13 August 2024 23:05
Jakarta: Ketua DPP PDI Perjuangan Djarot Saiful Hidayat menantang Partai Keadilan Sejahtera (PKS) untuk berkoalisi mengusung Basuki Tjahaja Purnama (Ahok) di Pilgub DKI Jakarta 2024. Namun Djarot juga mengakui di internal PDIP ada suara yang ingin mengusung Anies.
Djarot mengakui PDIP tidak bisa maju di Pilgub DKI Jakarta sendirian lantaran tidak cukup kursi karena hanya mendapat 15 kursi di DPRD Jakarta di Pileg 2024. PDI Perjuangan menyodorkan nama Ahok dan Rano Karno yang memiliki pengalaman menjadi kepala daerah.

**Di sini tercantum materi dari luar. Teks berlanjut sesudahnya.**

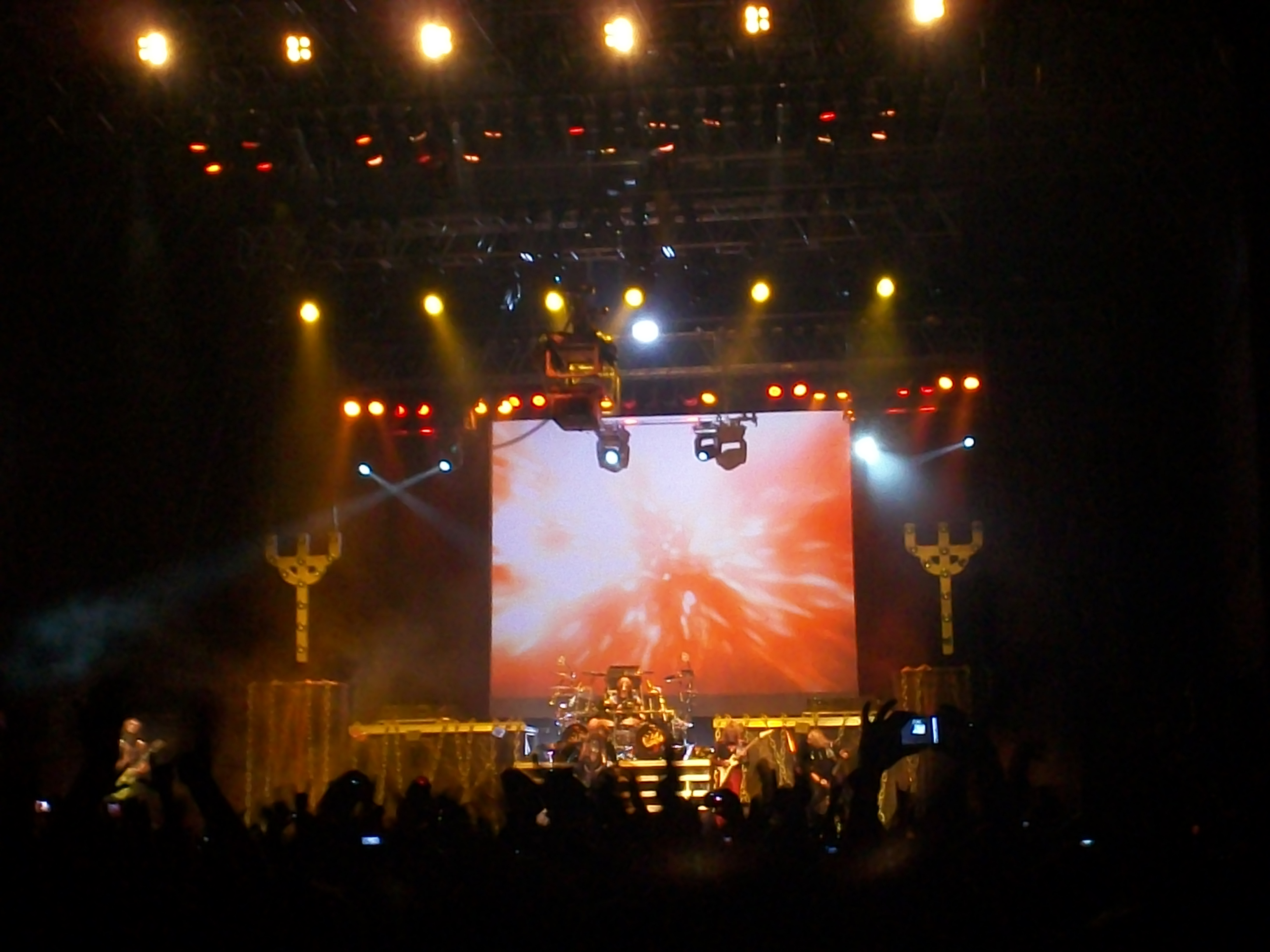 Judas Priest 27 septiembre 2011 antes mas de 15.000 personas.
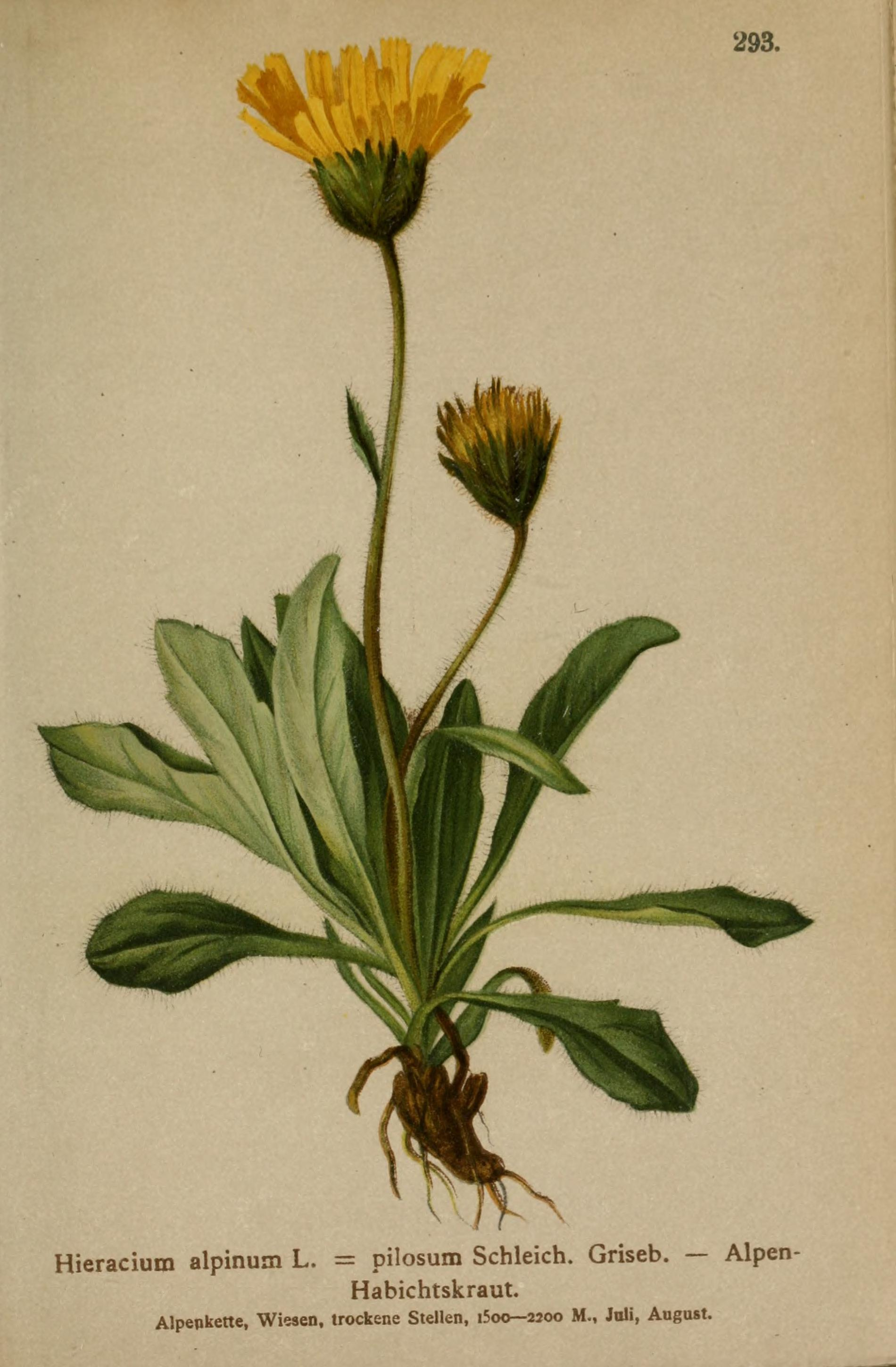 Atlas der Alpenflora / herausgegeben vom Deutschen und Oesterreichischen Alpenverein ; nach der Natur gemalt von Anton Hartinger ; mit Text von K.W. v. Dalla Torre.

Djarot menyebut partainya juga sudah membangun komunikasi dengan PKB untuk memenuhi syarat mengusung cagub DKI Jakarta.
"PDI Perjuangan sudah membangun komunikasi dengan partai-partai, misalkan dengan PKB. Karena PDI Perjuangan perlu tujuh kursi lagi, PKS juga butuh empat kursi lagi. Berani enggak PKS mengusung Pak Ahok?," sebut Djarot kepada wartawan, Selasa, 13 Agustus 2024.
Sementara soal adanya suara internal PDI Perjuangan yang ingin mengusung Anies Baswedan menurutnya itu hal yang wajar dan diperbolehkan di PDI Perjuangan. Masih banyak kemungkinan nama yang akan diusung oleh PDIP di Pilgub DKI Jakarta 2024.
"Ada suara di kita, kita mendukung Pak Anies, boleh saja. Banyak kemungkinan, tapi permasalahannya kursinya cukup atau tidak," tutup Djarot.